Wednesday 23 January 2013

Fall over Friday is not better news than a music festival


Accounts of a wasted generation, of lost youth and of innumerable souls falling into an alcohol fuelled hell. This is what I saw, no, not what I saw last weekend but what I saw in one of the UK papers online in December. It turns out Fall over Friday is the start of a binge weekend before Christmas and the paper in question was there to cover it in all its sordid details. Were there millions, hundreds of thousands, or many thousands of young people involved in unseemly behavior in the streets of Britain that day? The paper chose some pretty close-up photos to prove its point. In the end, the numbers were nearer the hundreds than the thousands.
On the other hand, last weekend in Holland I saw 550 young people from six countries spend a day making music, performing repertoire which had been painstakingly prepared and which was warmly received by those who listened in. I watched in admiration as expert judges coached and encouraged the young musicians and I enjoyed a final concert involving a saxophone quartet whose senior member was almost 80 years old.
So what did the paper have to say about this music festival held last weekend? Nothing, of course. Okay, fairdos, it took place across the North Sea, way off the UK press´s radar unless there is European football against Ajax.
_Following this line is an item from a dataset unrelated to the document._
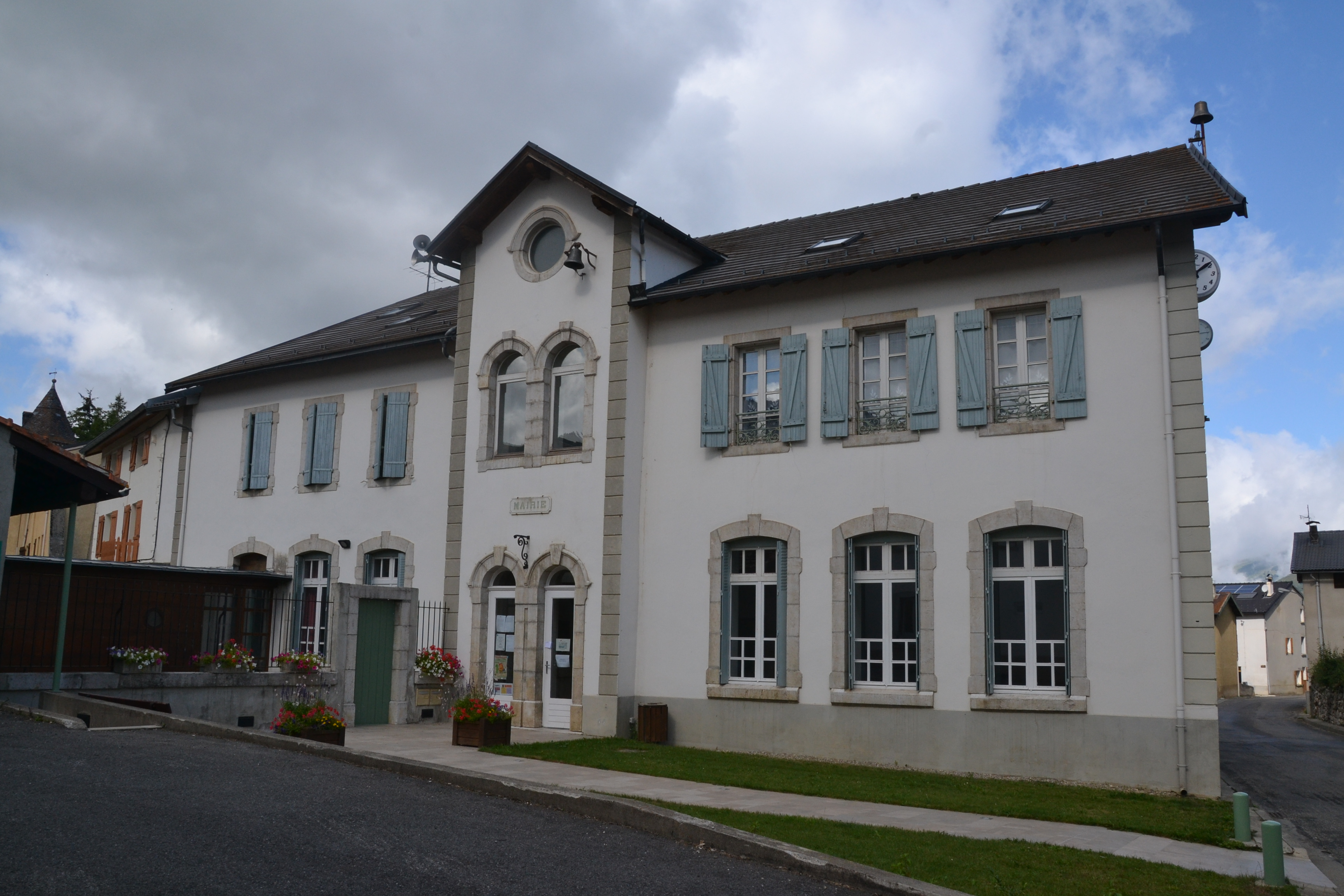 Mairie de Camurac (Aude, France).

Even so, we all know the press would not have covered this story. There is no story.  No drunks, no pills, no abuse, so it’s not worth the space.
Why are fine, outstanding events such as this no-go areas for the media? A few years ago I took some students to take part in the final concert of a European project we were partners of. On a snowy February morning in the City children from 6  local primary schools and one local secondary school were joined by a group from Iceland as well as my group from Madrid. The final product was the result of nearly 2 years of work. When I asked one of the organizers if she had notified the press she laughed and said she wouldn’t even waste her time writing an email. There was no story.
A couple of years before that I was part of a group of teachers who arranged for nearly 100 teenagers to travel half way across Spain to rehearse and perform, among other things, Dvorak’s New World Symphony. As in the UK, so in Spain: there was no story.
I wish I could say the Dutch press were different, but you will hunt in vain for any mention of last weekend´s festival there either. No story.
It´s not fair to pick on any particular paper, but when all is said and done, coverage of Fall over Friday gives some clues as to what makes a story. Without going into lurid details, suffice to say that the worse for wear partygoing teenagers paid less attention than they might have done to their hemlines, and wardrobe malfunctions gave photo editors plenty of scope. By contrast, as at all well organized music festivals, concert dress last weekend was dignified and all the young people involved spent the entire day showing and being shown the respect they deserved.
Very sorry that music can’t beat mayhem as a story, but I do look forward to the day when the press will recognize that Fall over Friday is not better news than a music festival.